_Brief:_
Set down the full listing below word for word; pictures stay out of the copy.

_Dataset section:_
Segment Open

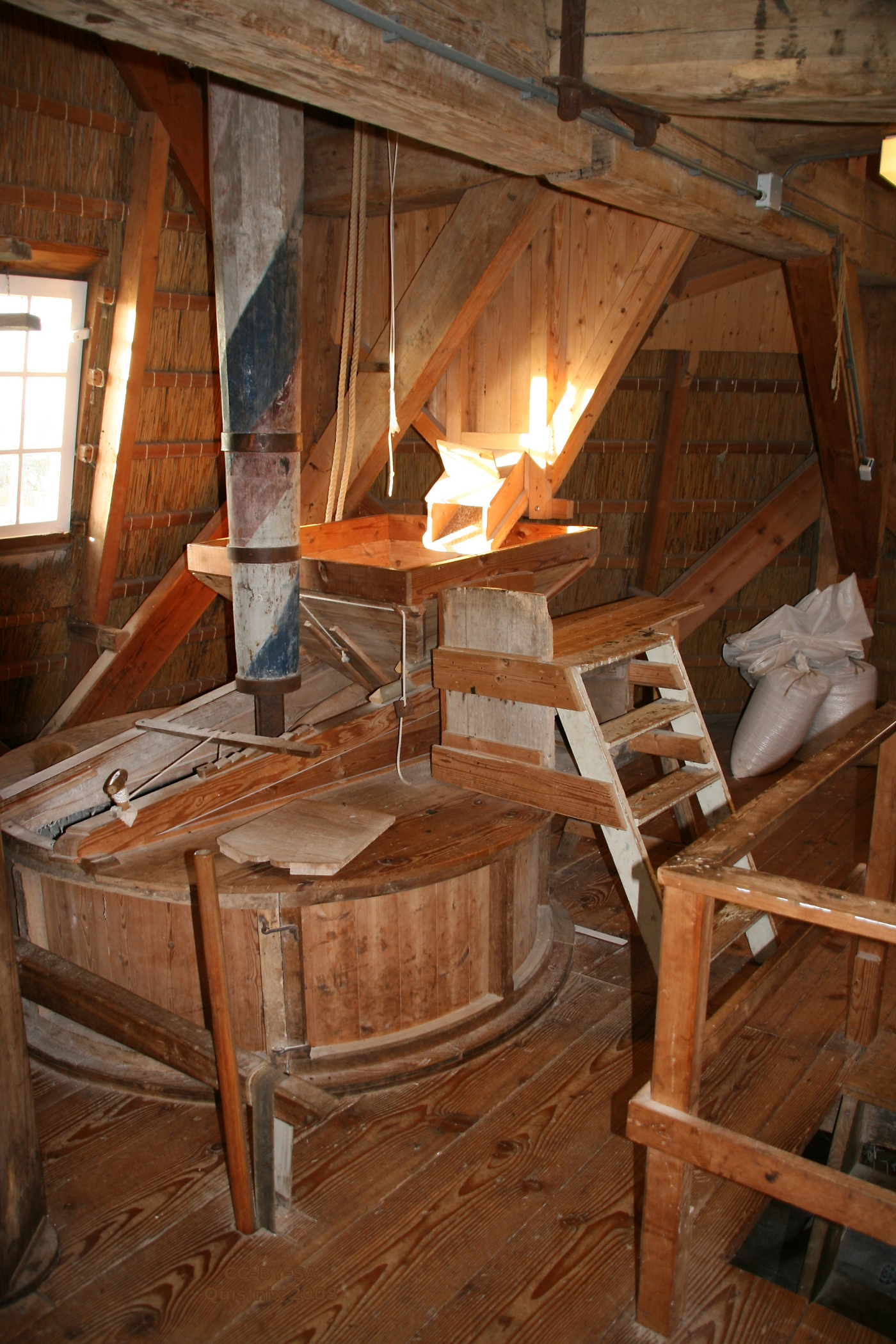 Ane: Anermolen - een van de twee maalstoelen, met prinsjeswerk op de steenspil
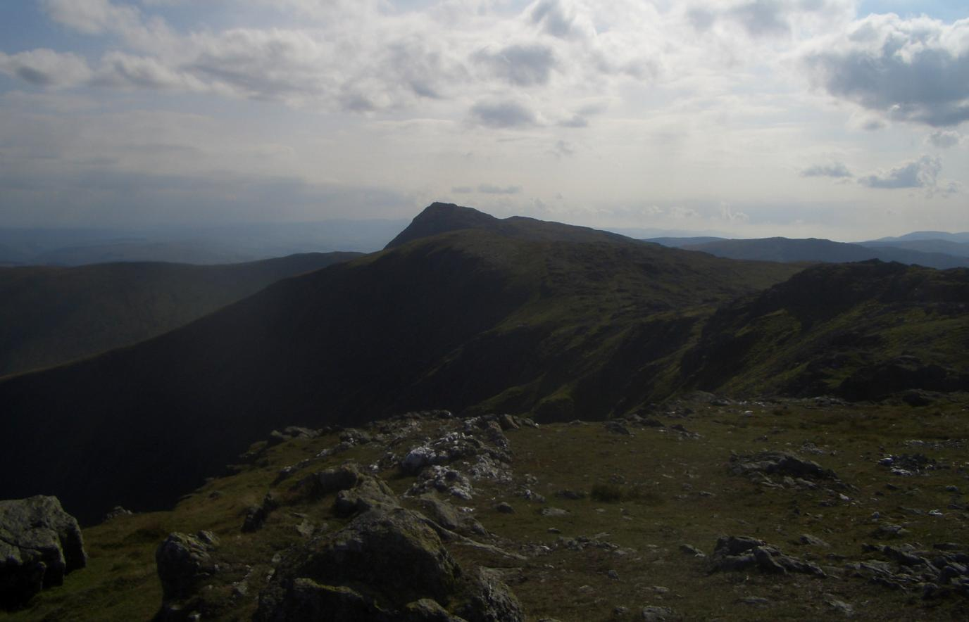 erw y ddafad ddu
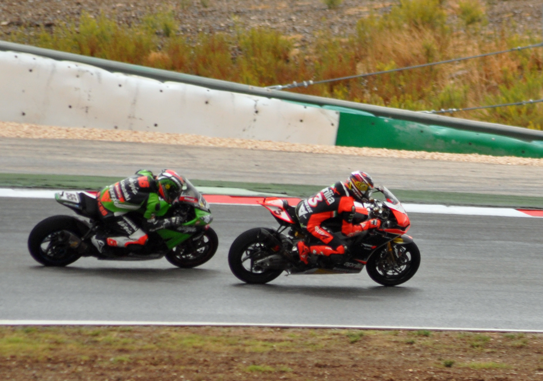 Autódromo Internacional do Algarve (2012-09-23), by Klugschnacker in Wikipedia (45) Tom Sykes (GBR) auf Kawasaki, Max Biaggi (ITA) auf Aprilia

Segment Closed

_Result:_
 Ane: Anermolen - een van de twee maalstoelen, met prinsjeswerk op de steenspil
 erw y ddafad ddu
 Autódromo Internacional do Algarve (2012-09-23), by Klugschnacker in Wikipedia (45) Tom Sykes (GBR) auf Kawasaki, Max Biaggi (ITA) auf Aprilia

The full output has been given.